The report also noticed an inversion of optimistic and informative tones in March where the former dipped and the latter went through the roof. In the early days, people needed information much more than branded copy or witty content. (Although hallelujah for the early onslaught of brilliant memes.) “Just the facts, ma’am” was appropriate as life changed–and quick.
So whether that was letting customers know of your store hours, or how you were shifting your business online, or your protocols to keep the public safe, being informative was spot-on.
As pandemic living wore on, we saw a shift towards a more casual culture. From work-life to wardrobes, our writing followed suit. The Grammarly study saw the move towards a more conversational tone by September, with formal writing decreasing 91% in comparison to January.
Moments Matter, Too
Last year showed us more ugliness in the world than in any year of recent memory.

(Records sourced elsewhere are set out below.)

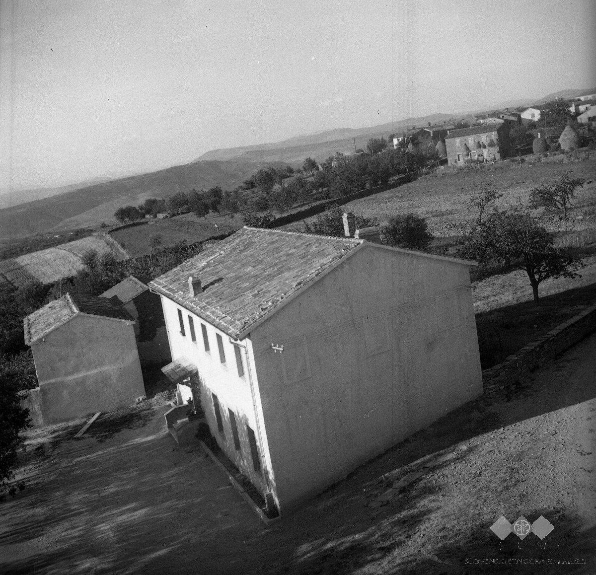 Šola v Marezigah- sedež ekipe, v ozadju je del Burjev.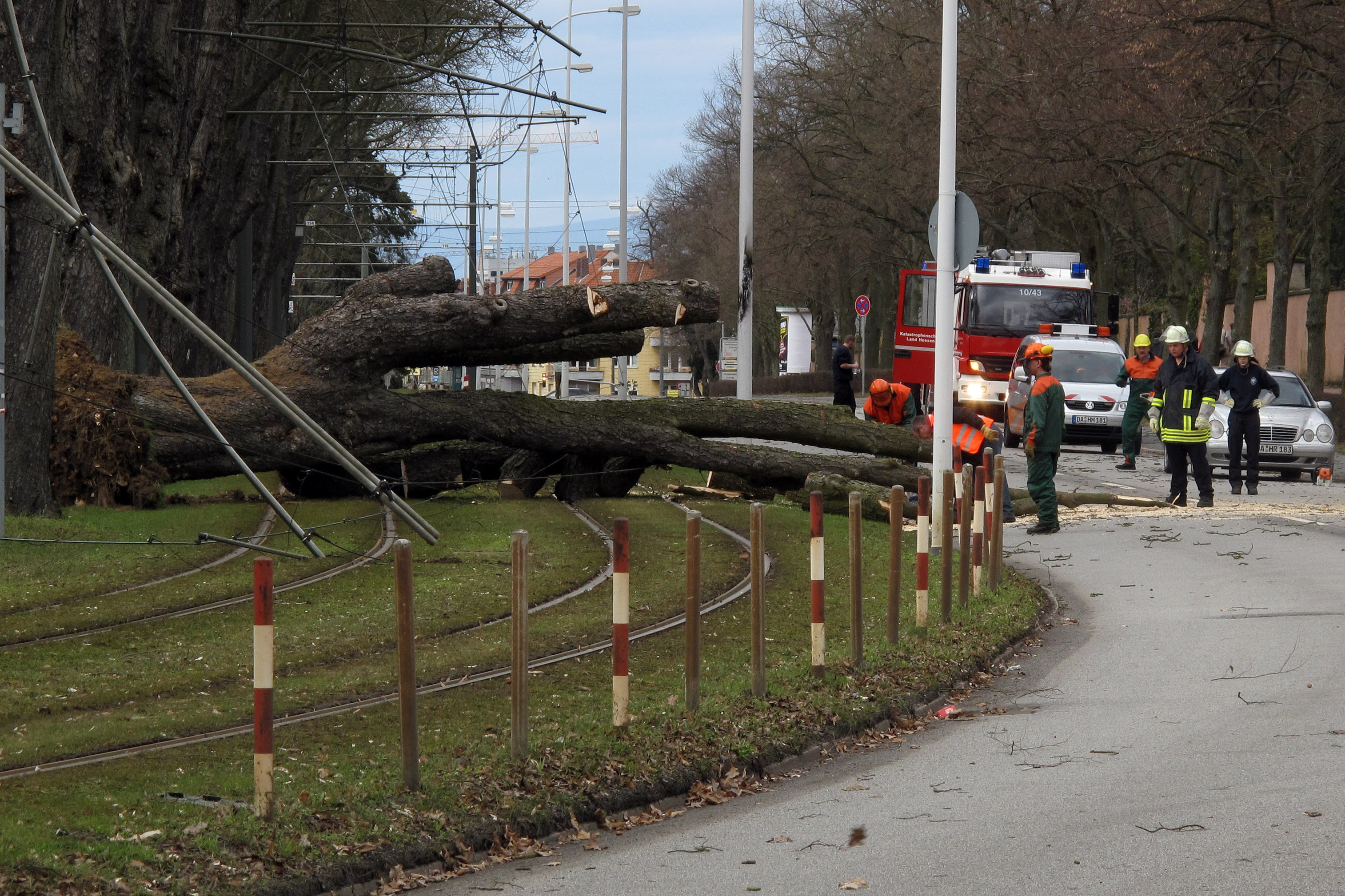 Der Orkan "Xynthia" hinterließ auch in Darmstadt bei Frankfurt seine Spuren und entwurzelte diesen mächtigen Baum, der auf die Oberleitung stürzte und diese niederriss. Die Straßenbahnen 2 und 9 konnten nicht mehr fahren. Video ansehen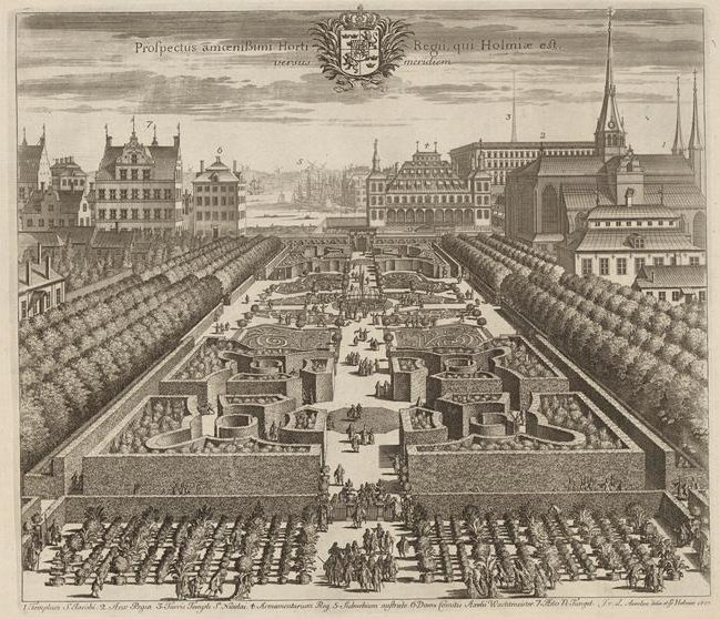 Engraving from Suecia Antiqua et Hodierna, view of Kungsträdgården facing south.

In a time when we have instant access to what’s happening across the world sitting in our pocket, there were many events that changed the way we spoke online.
There were spikes in formality during the year, in late May and early June during the height of the Black Lives Matter protests and another in late August and early September.
These trends show us how intimately our word choice, subject matter and tone mirror what’s happening in the headlines and our broader social and cultural context.
So, as we enter our second calendar year with COVID-19, tap into these trends to keep your writing robust, appropriate and timely.